2) D’autres personnes n’ont pas conscience de l’aspect protecteur de ce trouble,
considérant la compulsion comme une partie noire d’elle-même, quasi démoniaque qui
les posséde. Ces personnes n’établissent pas de lien entre prise alimentaire et difficulté à
contrôler leur vie émotionnelle. Plus rigoureuses, sévères avec elles-mêmes, elles ne
s’autorisent que peu de plaisir, d’où la perte de contrôle alimentaire, recherche d’un
moment anesthésiant et… agréable.
3) On trouve également des cas d’hyperphagie chez des mères de famille de 45, 50 ans
dont les enfants ont quitté le giron familial. La mari est absent, elles vivent peu en tant
que femme : ayant perdu leur unique statut, celui de mère dans lequel elles s’étaient
fortement investies, elles comblent le vide avec un plaisir personnel, alimentaire.
Contrôle, anesthésie, plaisir, compensation, le trouble alimentaire trouve donc sa place
en apportant une stratégie d’adaptation à un système et un mode de vie émotionnels
inadaptés au bien-être.
Petit panorama psychologique
Contrairement aux personnes souffrant de boulimie et a fortiori à celles souffrant
d’anorexie, les personnes qui consultent pour hyperphagie sont assez souvent disponibles
et souriantes. Elles maintiennent une distance relationnelle assez importante. Cette
distance de sécurité, révélatrice d’une insécurité relationnelle est importante. On peut
d’ailleurs se demander si le poids ne constitue pas, spatialement, une sorte d’ »air bag »
relationnel. Le yoyo effectué lors des tentatives de régime témoigne d’ailleurs de cette
zone de sécurité subjective, en rapport avec le poids : la personne ne peut perdre de
poids au-delà ce seuil sous peine d’être fragilisée, en danger. On voit là la difficulté de
traitement de ce type de difficulté : le problème (être en surpoids) est également une
solution (se protéger, se faire plaisir…).
Là où il y avait « acorporalité » dans l’anorexie, on peut parler ici plutôt d’atténuation :
les vètements sont souvent amples, asexués, sans recherche particulière sauf d’être
dissimulé. Cette atténuation, sorte d’auto-censure, est également présente dans les
échanges ou tout est modéré, positif comme négatif, agréable ou désagréable.

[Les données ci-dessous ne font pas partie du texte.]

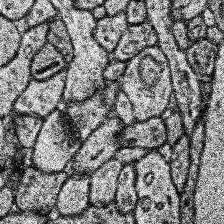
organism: Human
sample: Temporal Lobe
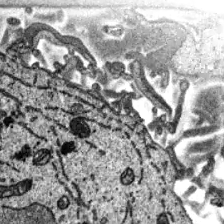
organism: Human
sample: HeLa cells
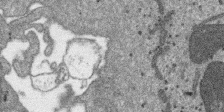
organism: Human
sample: Lung epithelial cells infected with SARS-CoV-2
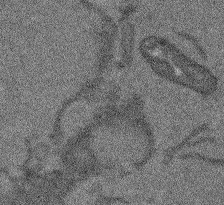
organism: Arabidopsis thaliana
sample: Root tip
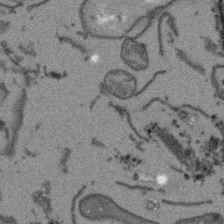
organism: Arabidopsis thaliana
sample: Root tip
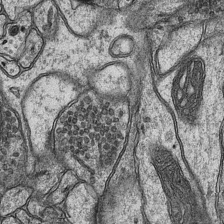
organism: Mouse
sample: CA1 Hippocampus
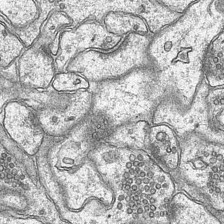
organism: Mouse
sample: CA1 Hippocampus
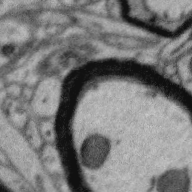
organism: Zebra finch
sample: Brain
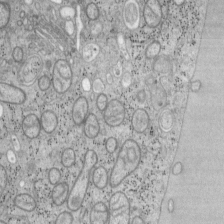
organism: Mouse
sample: OT-I killer T cells with ID8 ovarian cancer cells
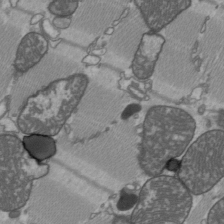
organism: C57BL Mouse
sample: Heart
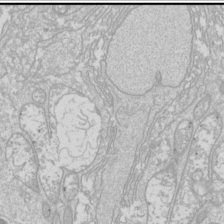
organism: Drosophila
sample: Cell division; meiosis; drosophila spermatocytes
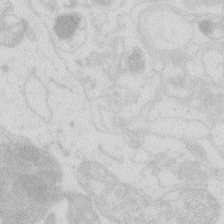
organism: Zebrafish
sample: Macrophage
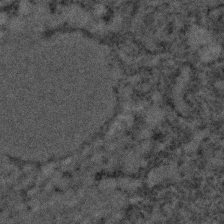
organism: C. elegans
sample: C. elegans embryo
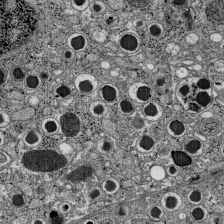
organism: C57BL Mouse
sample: Pancreatic islet
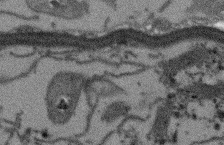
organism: Arabidopsis thaliana
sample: Root tip
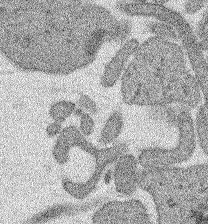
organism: Human
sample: HeLa cells
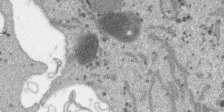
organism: Human
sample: Lung epithelial cells infected with SARS-CoV-2
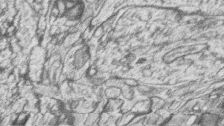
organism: Zebrafish
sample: synaptic ribbons in rod cells and cone cells
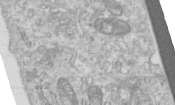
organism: Human
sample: Centriole in RPE cells
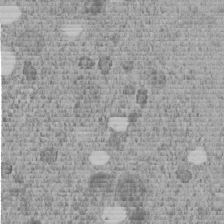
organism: C. elegans
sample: C. elegans embryo early stage
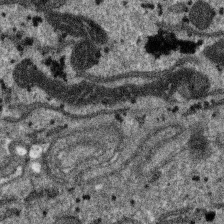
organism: Human
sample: Lung epithelial cells infected with SARS-CoV-2
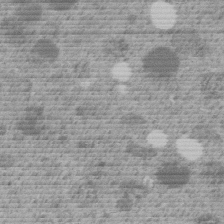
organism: C. elegans
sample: C. elegans embryo early stage
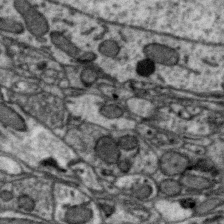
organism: Zebra finch
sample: Brain
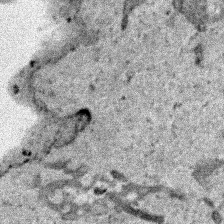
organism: Human
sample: Mitochondria in HCT116 cells
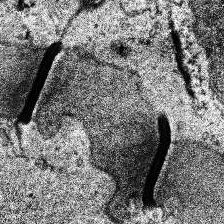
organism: Human
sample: Temporal Lobe
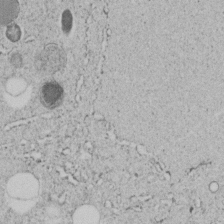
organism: C. elegans
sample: C. elegans embryo early stage
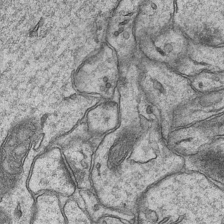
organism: Mouse
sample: CA1 Hippocampus
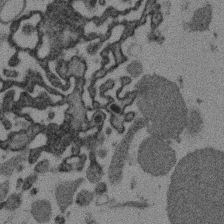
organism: Mouse
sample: Dividing mouse embryo 1 cell stage
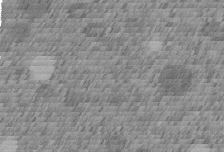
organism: C. elegans
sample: C. elegans embryo early stage
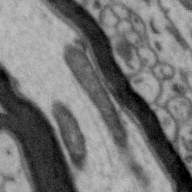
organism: Zebra finch
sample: Brain
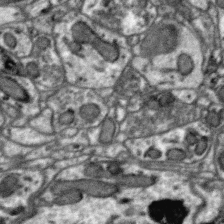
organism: Zebra finch
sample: Brain
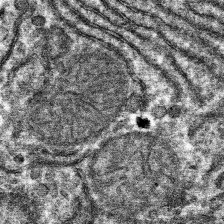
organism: Mouse
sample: Mouse hepatocytes
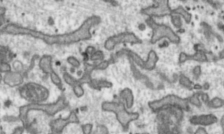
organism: Toxoplasma gondii
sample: Parasites in a vacuole inside a host cell
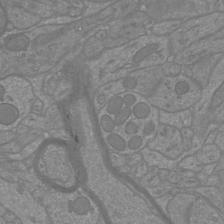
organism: Mouse
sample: Cortical neurons
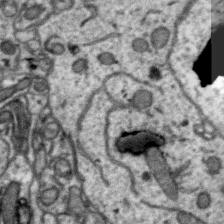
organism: Zebra finch
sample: Brain
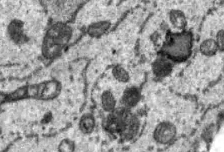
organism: Human
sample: HeLa cells
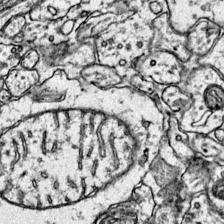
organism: Mouse
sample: Primary visual cortex
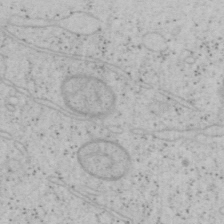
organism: Human
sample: HeLa cells
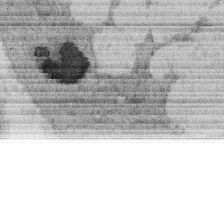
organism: Rat
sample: Salivary granule
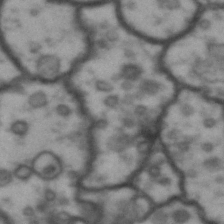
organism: Drosophila
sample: Brain
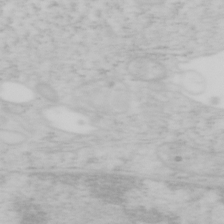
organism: Mouse
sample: OT-I killer T cells with ID8 ovarian cancer cells
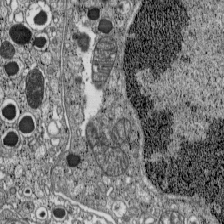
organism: C57BL Mouse
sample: Pancreatic islet
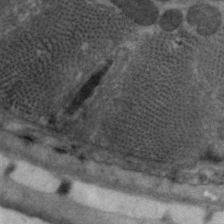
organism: C. elegans
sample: Pharynx
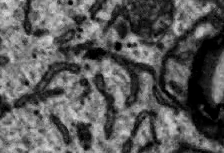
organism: Human
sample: HeLa cells
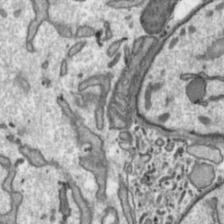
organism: Toxoplasma gondii
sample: Parasites in a vacuole inside a host cell
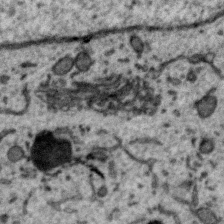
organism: Zebra finch
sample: Brain
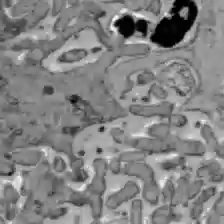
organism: C57BL Mouse
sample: Liver
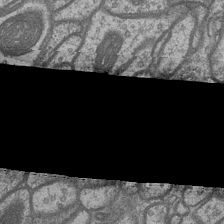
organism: Drosophila
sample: Optic medulla
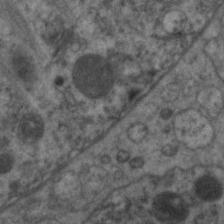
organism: C. elegans
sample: Pharynx
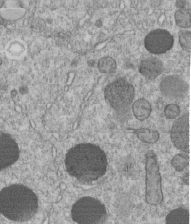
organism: C. elegans
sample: C. elegans embryo early stage
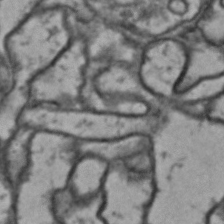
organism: Drosophila
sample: Brain
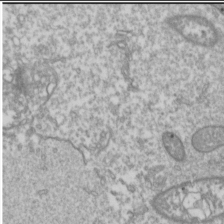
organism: Drosophila
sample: Cell division; meiosis; drosophila spermatocytes
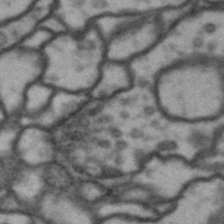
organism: Drosophila
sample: Brain
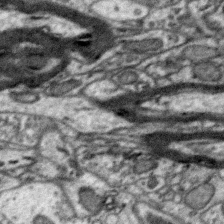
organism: Zebra finch
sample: Brain
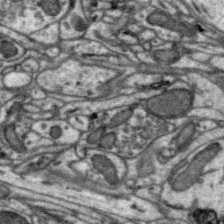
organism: Zebra finch
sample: Brain
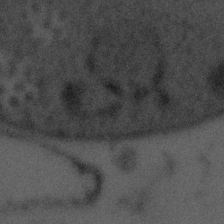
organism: Tuwongella immobilis
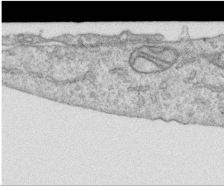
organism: Human
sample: Centriole in RPE cells
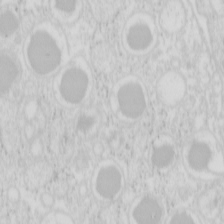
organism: Mouse
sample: Pancreas
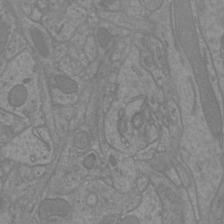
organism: Mouse
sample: Cortical neurons
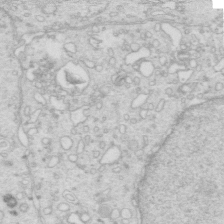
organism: Mouse
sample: Multiciliated cells
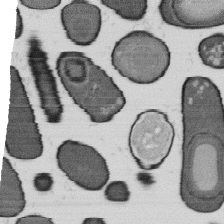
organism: B. subtilis
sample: Bacterial spore
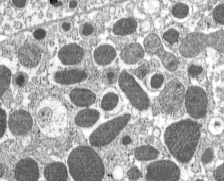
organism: C57BL Mouse
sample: Pancreatic islet
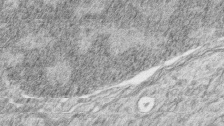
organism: Zebrafish
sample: synaptic ribbons in rod cells and cone cells
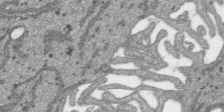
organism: Human
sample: Lung epithelial cells infected with SARS-CoV-2
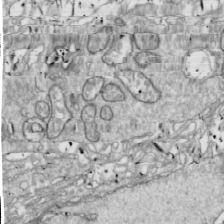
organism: Drosophila
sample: Cell division; meiosis; drosophila spermatocytes
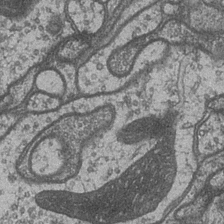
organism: Drosophila
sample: Optic medulla
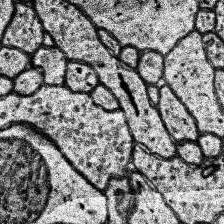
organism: Human
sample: Temporal Lobe
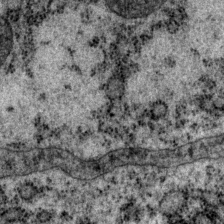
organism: P. pacificus
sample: Pharynx
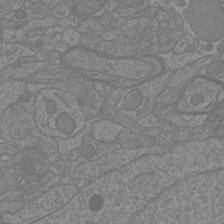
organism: Mouse
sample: Cortical neurons
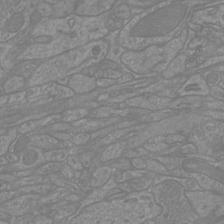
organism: Mouse
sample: Cortical neurons
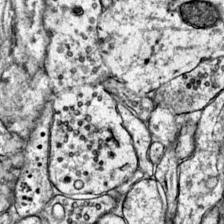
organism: Mouse
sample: Primary visual cortex
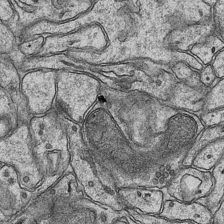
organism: Mouse
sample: CA1 Hippocampus
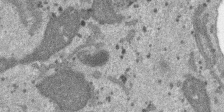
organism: Human
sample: Lung epithelial cells infected with SARS-CoV-2
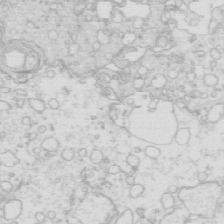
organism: Mouse
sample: Multiciliated cells
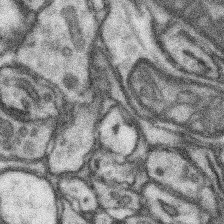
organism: Mouse
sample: Somatosensory cortex neuropil
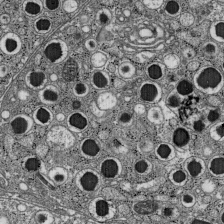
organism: C57BL Mouse
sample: Pancreatic islet
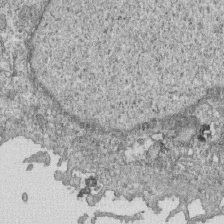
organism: Human
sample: HeLa cell HIV synapse
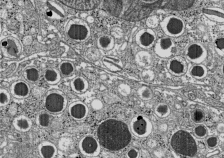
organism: C57BL Mouse
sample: Pancreatic islet
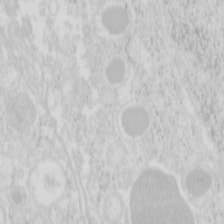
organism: Mouse
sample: Pancreas
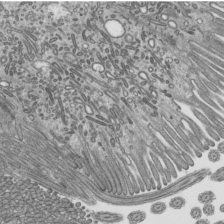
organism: Mouse
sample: Mouse epididymis efferent ductule cilia
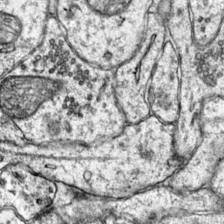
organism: Mouse
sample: Primary visual cortex
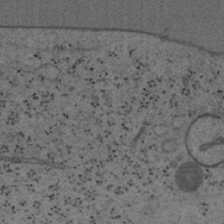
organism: Human
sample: HeLa cells
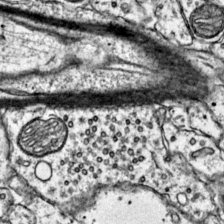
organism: Mouse
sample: Primary visual cortex
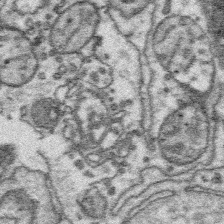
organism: Platynereis dumerilii
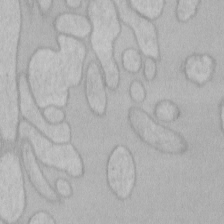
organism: Human
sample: HeLa cells
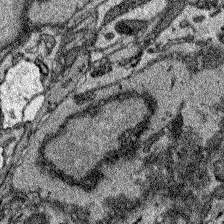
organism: Zebrafish
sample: Larval olfactory bulb
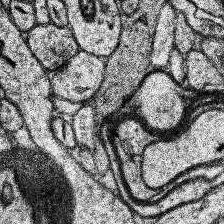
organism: Human
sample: Temporal Lobe
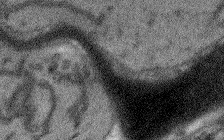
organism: Arabidopsis thaliana
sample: Root tip
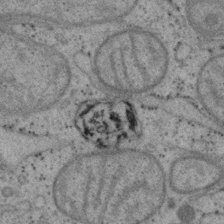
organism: Human
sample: HeLa cells
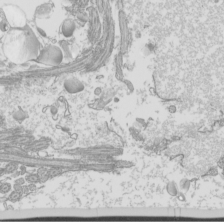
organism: Mouse
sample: Cilia; mouse epididymis
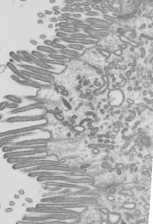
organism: Mouse
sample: Mouse epididymis efferent ductule cilia
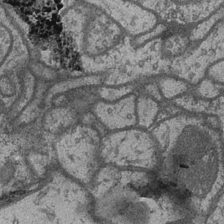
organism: Drosophila
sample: Optic medulla
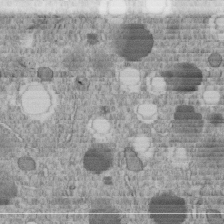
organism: C. elegans
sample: C. elegans embryo early stage
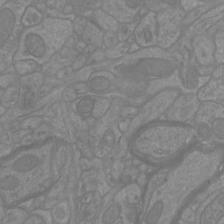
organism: Mouse
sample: Cortical neurons
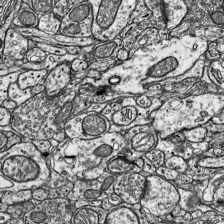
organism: Mouse
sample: Visual Cortex
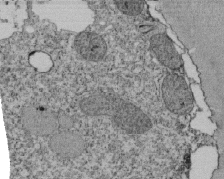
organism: Tetrahymena
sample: Cilia in tetrahymena
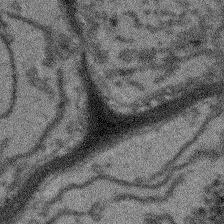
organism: Arabidopsis thaliana
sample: Root tip
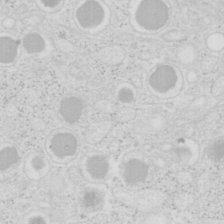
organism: Mouse
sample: Pancreas
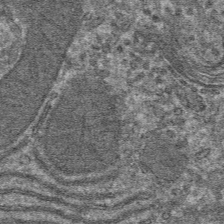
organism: Mouse
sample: Mouse hepatocytes
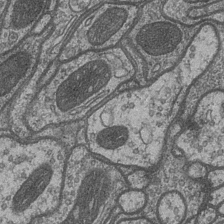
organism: Drosophila
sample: Optic medulla
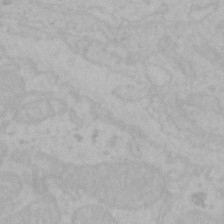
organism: Mouse
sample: Choroid plexus
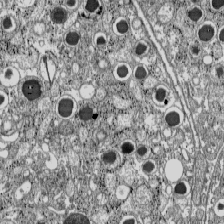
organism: C57BL Mouse
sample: Pancreatic islet
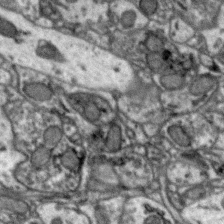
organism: Zebra finch
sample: Brain
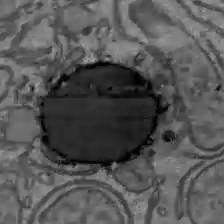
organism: C57BL Mouse
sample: Liver
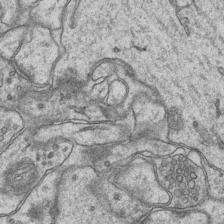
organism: Mouse
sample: CA1 Hippocampus
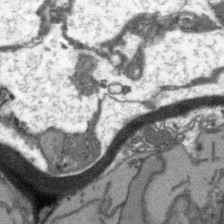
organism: Arabidopsis thaliana
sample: Root tip
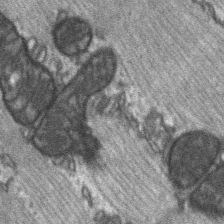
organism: C57BL Mouse
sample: Soleus
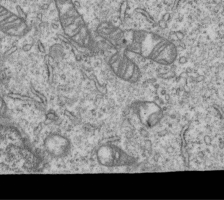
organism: Human
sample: MDA-MB-231 cells
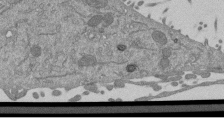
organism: Mouse
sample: ED-1 cell nuclei; centrioles
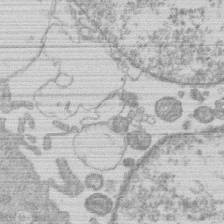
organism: Human
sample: Macrophage cells
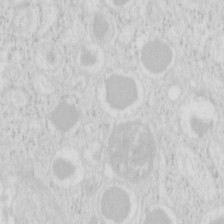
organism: Mouse
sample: Pancreas
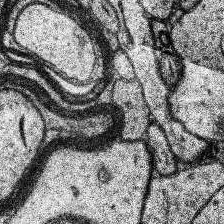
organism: Human
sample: Temporal Lobe
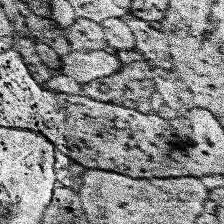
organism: Human
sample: Temporal Lobe
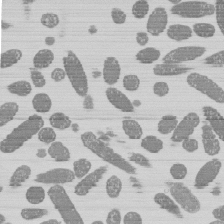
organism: E. coli
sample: Bacterial nucleoid
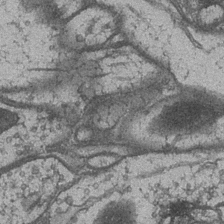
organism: Drosophila
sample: Optic medulla
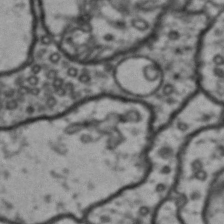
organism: Drosophila
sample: Brain
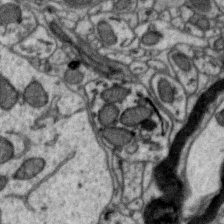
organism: Zebra finch
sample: Brain
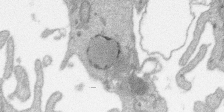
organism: Human
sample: Lung epithelial cells infected with SARS-CoV-2
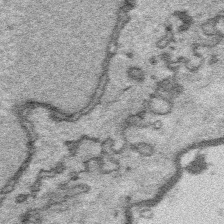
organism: Platynereis dumerilii
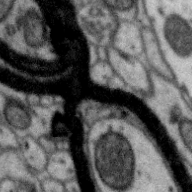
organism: Zebra finch
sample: Brain
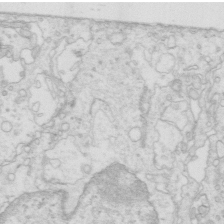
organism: Mouse
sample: Multiciliated cells
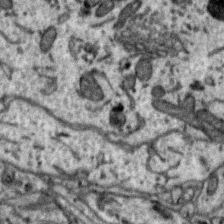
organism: Zebra finch
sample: Brain
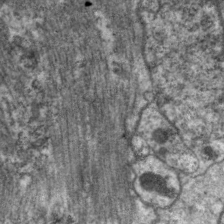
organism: C. elegans
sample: Pharynx
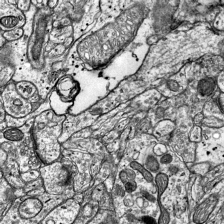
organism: Mouse
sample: Visual Cortex
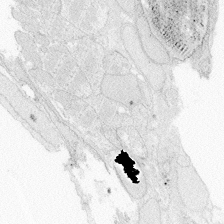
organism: Zebrafish
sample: Whole-Brain
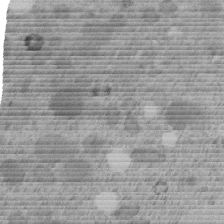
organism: C. elegans
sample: C. elegans embryo early stage
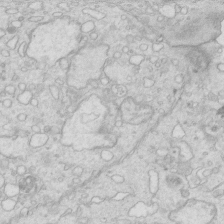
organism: Mouse
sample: Multiciliated cells
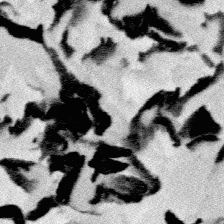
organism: Platynereis dumerilii
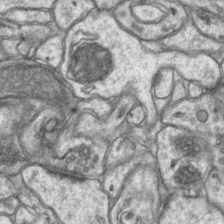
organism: Mouse
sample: CA1 Hippocampus
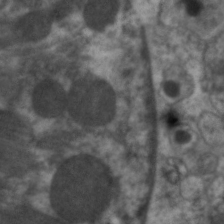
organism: C. elegans
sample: Pharynx
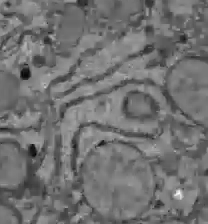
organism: C57BL Mouse
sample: Liver
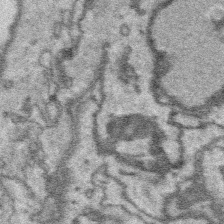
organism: Platynereis dumerilii
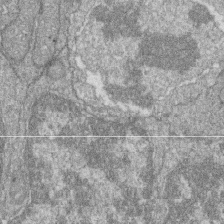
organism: Zebrafish
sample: Cilia; retinal pigment epithelium
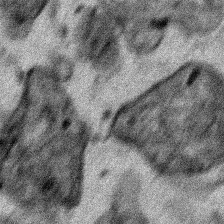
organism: Human
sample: Mitochondria in HCT116 cells
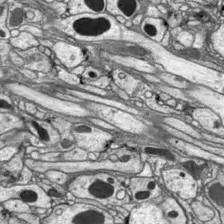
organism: Drosophila
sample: Optic lobe
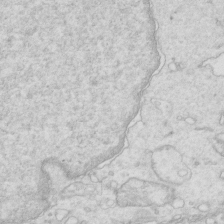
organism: Mouse
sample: Multiciliated cells
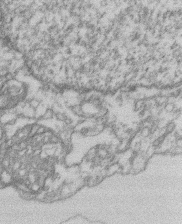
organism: Mouse
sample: T cell stromal cell synapse
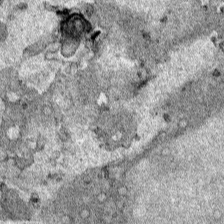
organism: Human
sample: Mitochondria in HCT116 cells
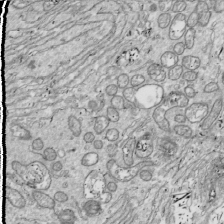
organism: Drosophila
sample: Cell division; meiosis; drosophila spermatocytes
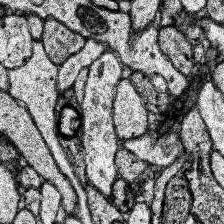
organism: Human
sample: Temporal Lobe
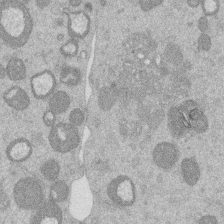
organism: Mouse
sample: Dividing mouse embryo 1 cell stage
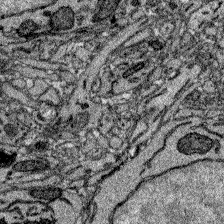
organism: Zebrafish
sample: Larval olfactory bulb
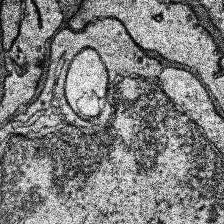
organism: Human
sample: Temporal Lobe
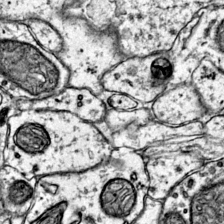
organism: Mouse
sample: Primary visual cortex

Un contexte familial de dévalorisation (personnelle ou en comparaison vec un autre
membre de la famille), climat douloureux, est fréquemment à l’origine de ces
mécanismes. Si elles ont vécu des brimades, vexations, entre autres au sujet du poids,
ces personnes dégagent plutôt de la tristesse de ce sentiment d’injustice, non de la
colère. Un état dépressif est d’ailleurs assez souvent concomitant.
C’est un peu ici le cas du bouc émissaire, qui développe une énergie considérable pour
obtenir la reconnaissance et en faisant cela s’oublie, s’efface complètement en tant
qu’individu : loyauté, hyperempathie, docilité voire compromission... Mais rien n’apporte
ce qui est attendu. Ceci crée une atmosphère chronique d’insatisfaction, d’auto-
dévalorisation et de tristesse.
La personne hyperphage est souvent le « paratonnerre » de la famille, endossant les
insatisfactions parentales, établissant fréquemment un lien très fort avec la maman.
Cette relation la rend dépendante d’une reconnaissance qui n’arrive pas.
Ces éléments génèrent une basse estime de soi, sentiment de ne pas être capable, de ne
pas être à la hauteur. Alors à quoi bon ? Autant manger.